The recent introduction of AI-specific policies, such as the U.S. Executive Order on the Safe, Secure and Trustworthy AI and the European Union’s AI Act, is a regulatory step forward for developers and users alike. These policies set compliance standards for AI developers to ensure that sensitive, proprietary, or confidential data is protected. They also nod to the inherent value of AI models as intellectual property, wherein training data, algorithms, model architecture, and weights should be secured against unauthorized access.

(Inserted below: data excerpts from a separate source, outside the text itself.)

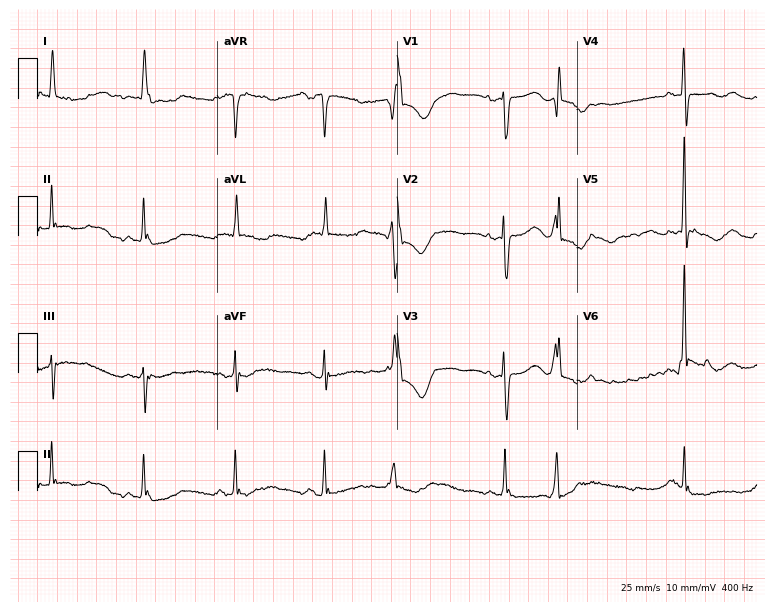
Standard 12-lead ECG recorded from a woman, 83 years old. None of these six findings is recorded: first-degree AV block, right bundle branch block (RBBB), left bundle branch block (LBBB), sinus bradycardia, atrial fibrillation (AF), sinus tachycardia.
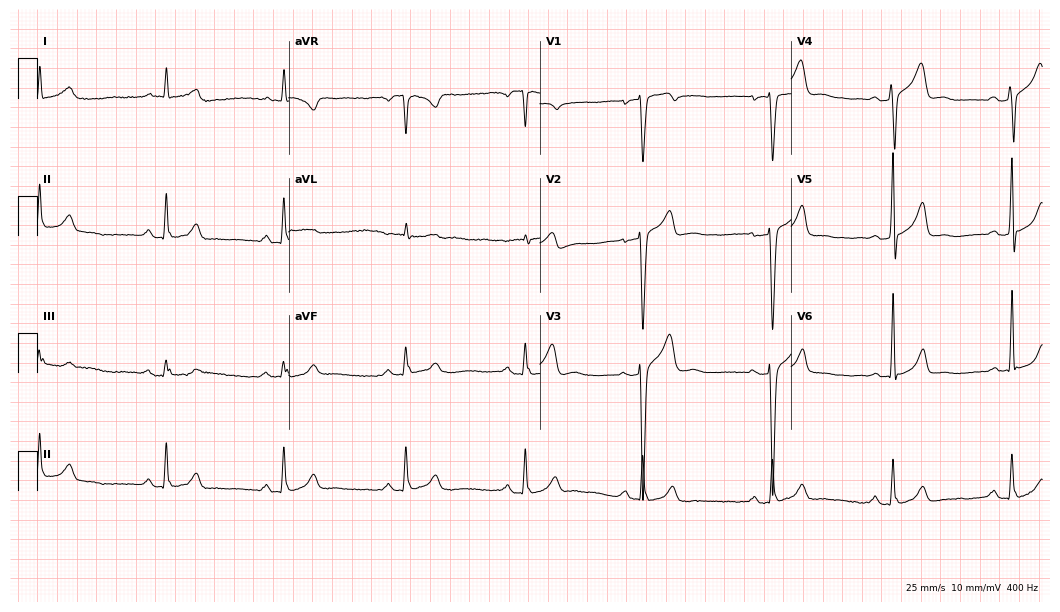
Standard 12-lead ECG recorded from a male, 35 years old (10.2-second recording at 400 Hz). None of these six findings is recorded: first-degree AV block, right bundle branch block, left bundle branch block, sinus bradycardia, atrial fibrillation, sinus tachycardia. Other findings, if any, are not listed.
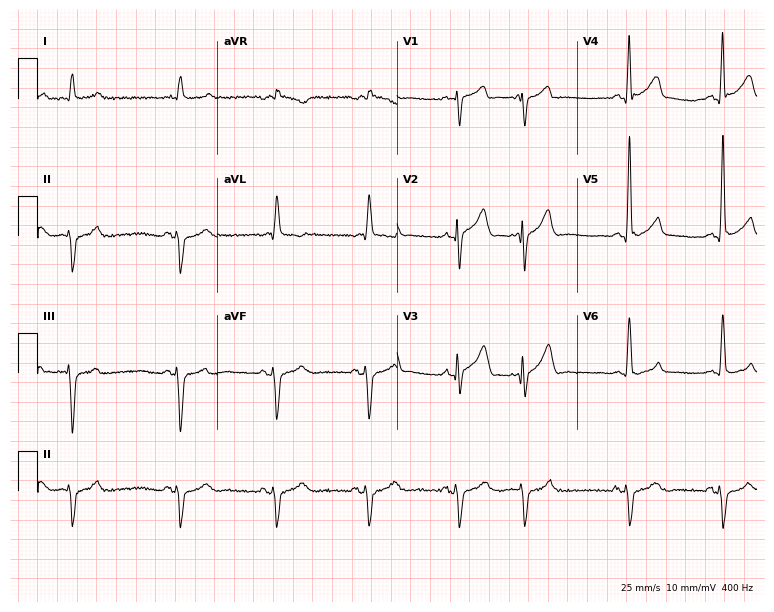
Standard 12-lead ECG recorded from a man, 67 years old. None of these six findings is recorded: first-degree AV block, right bundle branch block (RBBB), left bundle branch block (LBBB), sinus bradycardia, atrial fibrillation (AF), sinus tachycardia.
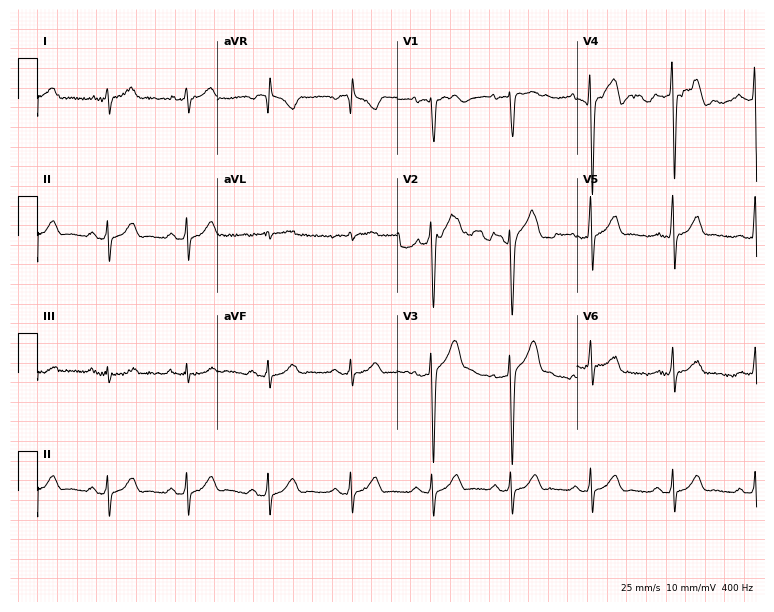
12-lead ECG from a male, 36 years old. Screened for six findings — first-degree AV block, right bundle branch block, left bundle branch block, sinus bradycardia, atrial fibrillation, sinus tachycardia — none is recorded.

How confidential computing protects data at scale
Cloud services providers (CSPs) have been helping their customers keep their sensitive code and data secure in transit on the network using TLS and HTTPS encryption, and secure at rest on disk using encryption with customer managed keys. However, one area of data protection that has not been addressed until more recently is the protection of data in use in server memory. This changed in 2019 when Microsoft and other industry leaders founded the Confidential Computing Consortium (CCC), a project community at the Linux Foundation, to accelerate the development and adoption of confidential computing. The CCC defines confidential computing as the protection of data in use by performing computations in a hardware-based and attested Trusted Execution Environment (TEE).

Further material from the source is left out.